Duygusal ve psikolojik açıdan patlama noktasına geldiğim için bu konuyu burada paylaşma ihtiyacı duyuyorum. Biraz dert anlatacağım okumak istemeyen lütfen tam bu noktada bıraksın gitsin.
Daha önceki entrylerimde de belirtmiştim aslında. Erkek arkadaşımın ailesinin şirketinde işe başladığımı. Bir ay oldu neredeyse sorunsuz. iş gezisi için Almanya'dayız şu an. Annesi, babası ve başka firmalardan iki Türk adam daha. Akşam yemeğinde gerek cinsiyetçi yaklaşımlar, gerek anti-feminist sözler masada fır dönüyordu. Tabiki dayanamayıp atıldım. Dört yetişkin kişiye karşı bir kişi idim.Buraya kadar da mesele yok.

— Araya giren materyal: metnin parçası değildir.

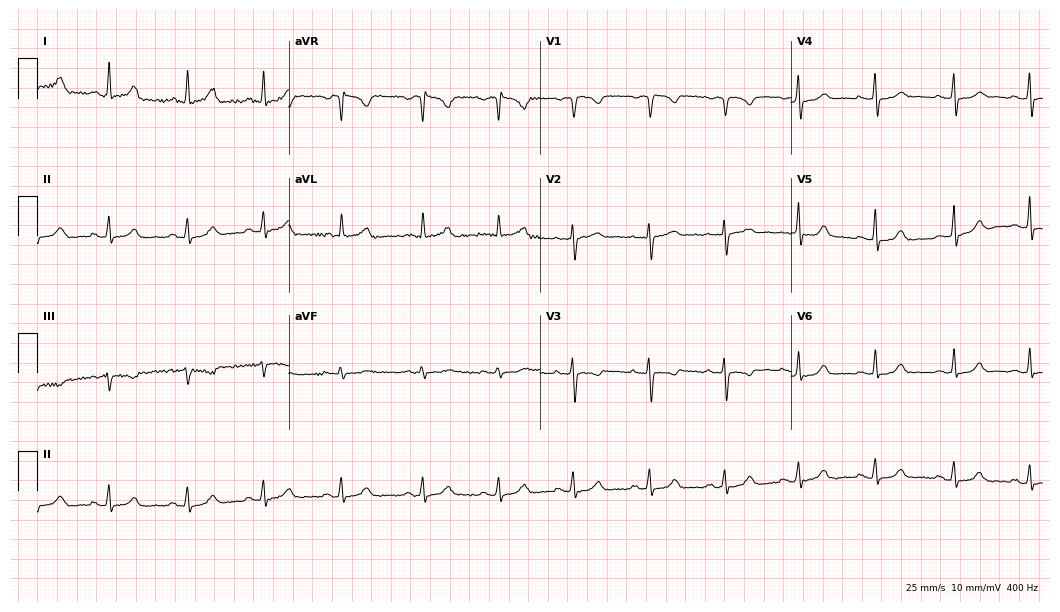
Electrocardiogram (10.2-second recording at 400 Hz), a female patient, 44 years old. Overall reading on record: normal ECG.

Mesele aile konusu oldu. Anne-babası ayrı olan çocuklar sorunlu olurmuş. Tabiki yine dayanamadım ve söyleyiverdim. Çünkü bu konuda konuşulması beni hep rahatsız etmiştir. Anne ve babamın ayrılmasını ben istemedim bu sebeple ötekileştirilmeyi de haketmedim. Ucube gibi görülmeyi de. inanın en ufak problem yaratan bir tutum takınmadım. Ama sevgilimin babası dedi ki sen niye bu aile konularında saldırgansın. bana demek istediği ise şuydu sen sorunlusun. bu yüzden bize muhalif oluyorsun.
Ben mi istedim anne babamın ayrı olmasını? Benim ne suçum vardı? On üç sene önce ayrıldılar. On üç senedir görmem ben babamı. On üç sene önce ilkokuldayken de aynı muhabbet dönerdi. arkadaşlarım bile dışlardı beni. liseye gelene kadar arkadaşım olmadı. bana hep senin baban yok dendi. problemlisindir sen dendi. bense hep benim babam var sadece artık birlikte yaşamıyorlar derdim. Belki sorunluyum farkında değilim. Ama saygıda hiçbir kusur etmezken, hele ben sizin gelin adayınız isem, bunu yürekten istediğinizi bana defalarca dile getirmişseniz annemin babamın ayrı olduğunu bildiğiniz halde gözümün içine baka baka sorunludur böyle çocuklar diye dalga geçmezsiniz. Eğitimim yerinde, işim yerinde, dilim var, oturup kalkmasını çok iyi bildiğimi söyleyen kendileri, ev çekip çevirebilirsin sen diye söyleyen kendileri. Ben anlamıyorum. anneler babalar hata yapıyorlar. Ve çocuklar bu bedeli hayatları boyunca ödüyorlar. Hem de hiç hataları olmadığı halde. oysa ben babamın aklına bir kere geliyor muyum? gelmiyorum. On üç yıldır bir kere aramadı. Yeterince üzülürken neden buna maruz kalıyorum?
Yalvarırım bu tarz konuşmalar yapmayın. Siz vurdumduymaz bir şekilde konuşurken birilerinin canını çok yakıyor sözleriniz.
saat 11 den beri Otel odasındayım. Bunları düşünüyorum ve ağlıyorum. Ve tam iki saattir kendimi asmayı düşünüyorum.